I think a balance of the two (long and short) nabs benefits from both camps, and would recommend exploring and formulating a wide variety of approaches to sentence structure. A series of long sentences could indeed wind a reader (so can short, jargon heavy science-speak), but it could also build a pitch that knocks them over and takes them into conceptual territory they would have never experienced otherwise, and which turns out to be one of the most remarkable experiences they carry with them as a reader. Alternation can have great effect, meaning long then short, or long and medium and short all mixed together, with the occasional deliberate use of length to punctuate a point. I think DeLillo does this very well; he'll move through a series of medium-to-long length sentences then hit you with a short one, or a one word sentence, that carries a lot more force behind it because the mind hadn't encountered anything that terse in a while. He also said a couple of things in an interview that I liked and think may be tangentially related: that he gets the sound of a sentence in his head before he writes it, like the length and timbre in terms of a syllabic music, and then finds the words for it, and if the words he finds don't fit the length-music, he keeps looking until they do; and also that his composition practice had a major breakthrough when he started working in paragraphs, meaning he starts a new page for each paragraph and doing so brings his attention much closer to what's going on there and how we can affect it.

Also: "then I read Jack Kerouac and learned that no one cares if you write run ons anyway." YES.

But, like you say, if you're going to write a run-on, or a sentence that takes up more of the page than it excludes, it better be fucking good. Can it be done to great effect and lauded by the masses and the ivory twats? Sure. Queue Proust, queue Marilynne Robinson, queue David Foster Wallace. And if your page-length DFW-like footnotes rock the essay but fail in the novel? At least they can fail so beautifully their failure leaves most accomplished career-padding attempts by the fire, edging toward where they belong.

I think it also depends on how you as a person or being or, well, let's not go there and just say how you think. Marilynne Robinson wrote in one of the essays in her last book something about how she was taught Latin relatively early in school, and so her sentences tend to run long and clause-ish and Latiny, and fall through the mind like multi-level waterfalls splashing here and there until they enter the calm pool where the period is in order. If you want more specifics on that, let me know and I'll look back and try to find a pertinent excerpt. In any case, she comes to mind as someone who can certainly go the ways of both clear, easy lucid prose and mind-elevating transformations of language, and might be worth investigating for your purposes.
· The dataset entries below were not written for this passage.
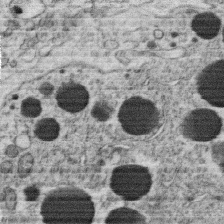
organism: C. elegans
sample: C. elegans oocyte; sperm cells
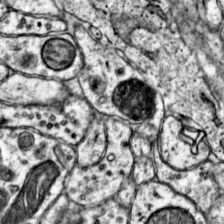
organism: Mouse
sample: Primary visual cortex
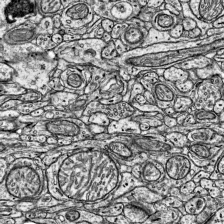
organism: Mouse
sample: Visual Cortex
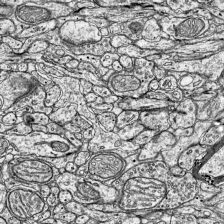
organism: Mouse
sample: Visual Cortex
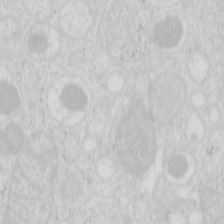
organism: Mouse
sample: Pancreas
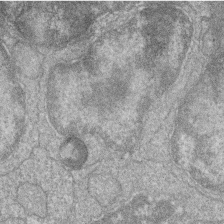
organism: Zebrafish
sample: Cilia; retinal pigment epithelium
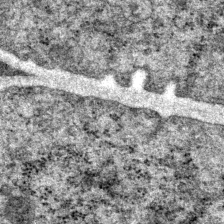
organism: P. pacificus
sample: Pharynx
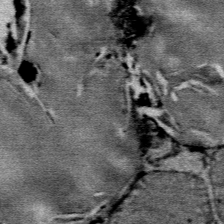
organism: Mouse
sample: Mouse Salivary gland
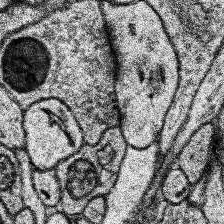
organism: Human
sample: Temporal Lobe
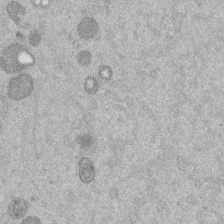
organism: Mouse
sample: Dividing mouse embryo 1 cell stage
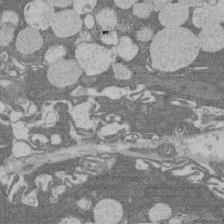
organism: Rat
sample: Salivary granule
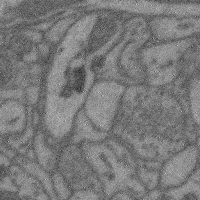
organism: Mouse
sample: Cerebral cortex
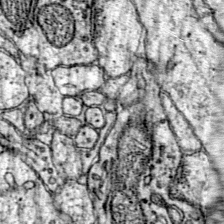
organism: Mouse
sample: Primary visual cortex
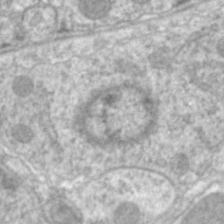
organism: C. elegans
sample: Pharynx
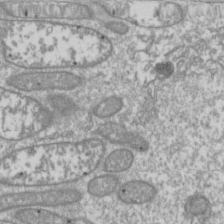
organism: Drosophila
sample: Cell division; meiosis; drosophila spermatocytes
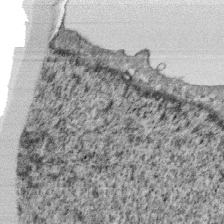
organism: African green monkey
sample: Vero E6 cells infected with SARS-CoV-2
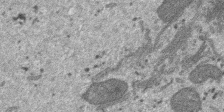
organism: Human
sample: Lung epithelial cells infected with SARS-CoV-2
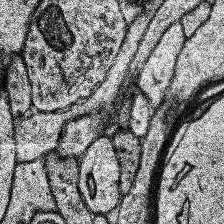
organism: Human
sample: Temporal Lobe
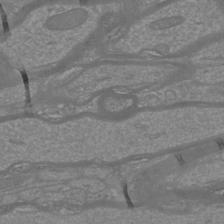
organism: Mouse
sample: Cortical neurons
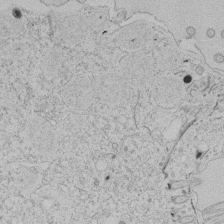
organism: Tetrahymena
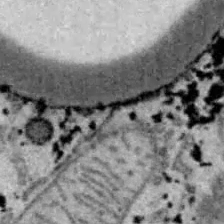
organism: Mouse
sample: Liver from an obese (ob/ob) mouse
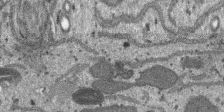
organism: Human
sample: Lung epithelial cells infected with SARS-CoV-2
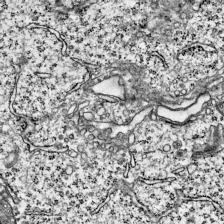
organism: Mouse
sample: Visual Cortex
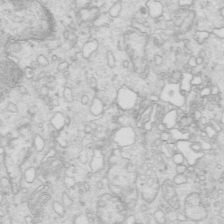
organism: Mouse
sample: Multiciliated cells
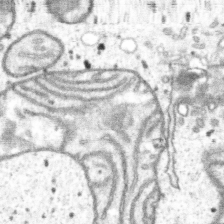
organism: Human
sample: HeLa cells
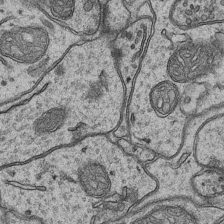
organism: Mouse
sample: CA1 Hippocampus
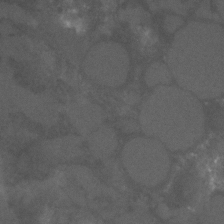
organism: C. elegans
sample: C. elegans embryo
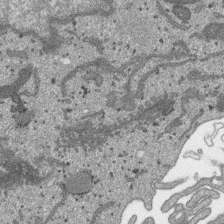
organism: Human
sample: Lung epithelial cells infected with SARS-CoV-2
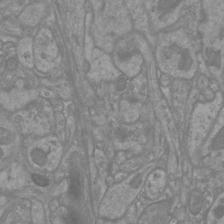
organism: Mouse
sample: Cortical neurons
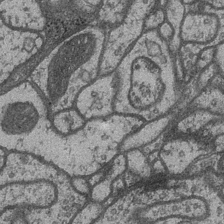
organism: Drosophila
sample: Optic medulla
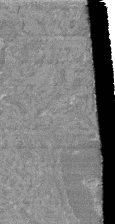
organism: Mouse
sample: Glomerulus
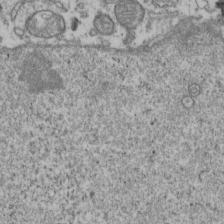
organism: Human
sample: Activated Jurkat CD4+ T cells
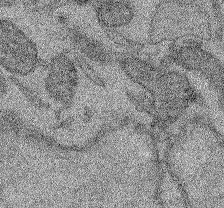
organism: Human
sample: HeLa cells
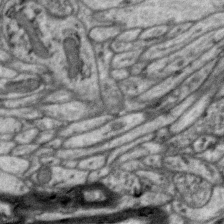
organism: Zebra finch
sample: Brain
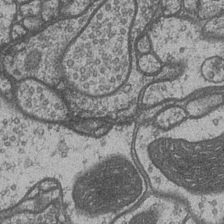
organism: Drosophila
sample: Optic medulla

As for leaving metaphoric writing out of your prose. Please. This isn't an office or business environment. Imagine what Cormac McCarthy would think about that nonsense. In a world where there are ever more things to do (like bureaucratic b.s. to take care of), and ever more informational/entertaining inputs vying for my attention and time, and ever more writing that could make the slogging worthwhile, I want soul-exposing, humanity-shredding, mind-expanding returns on my investment, and while these rules of composition might help a newbie learn to walk, I damn sure hope they aren't tolerated shackling the talents of my advanced literary bushwackers. As long as the diction isn't so overblown it turns the stomach, the rhetoric isn't chomping at a level of intelligence or cleverness it can't achieve, and the extended use of metaphors doesn't conclude with a relation the language hasn't illustrated, I say lay it all down. But, then, don't be afraid to cut. The line may be beautiful, but if it ain't good for whole goose, get it out of there. But if it does fit, and does lift the descriptive prose out of its toe-the-line doldrums, then the syncretic and synaesthetic effects can sit in the work like ticking bombs waiting for a pair of eager eyes to light the fuses.
 
Forgot my last point, which isn't a point but a semi-colon. If you're going for the long sentence, she's your friend, let her in, court her, show her off, don't use her too much, but figure out what she can do in your sentence that adds another layer of complexity in your hints to the reader.
 
PainSucks said:
I think a balance of the two (long and short) nabs benefits from both camps, and would recommend exploring and formulating a wide variety of approaches to sentence structure. A series of long sentences could indeed wind a reader (so can short, jargon heavy science-speak), but it could also build a pitch that knocks them over and takes them into conceptual territory they would have never experienced otherwise, and which turns out to be one of the most remarkable experiences they carry with them as a reader. Alternation can have great effect, meaning long then short, or long and medium and short all mixed together, with the occasional deliberate use of length to punctuate a point. I think DeLillo does this very well; he'll move through a series of medium-to-long length sentences then hit you with a short one, or a one word sentence, that carries a lot more force behind it because the mind hadn't encountered anything that terse in a while. He also said a couple of things in an interview that I liked and think may be tangentially related: that he gets the sound of a sentence in his head before he writes it, like the length and timbre in terms of a syllabic music, and then finds the words for it, and if the words he finds don't fit the length-music, he keeps looking until they do; and also that his composition practice had a major breakthrough when he started working in paragraphs, meaning he starts a new page for each paragraph and doing so brings his attention much closer to what's going on there and how we can affect it.
I don’t suppose you have a link to this interview online?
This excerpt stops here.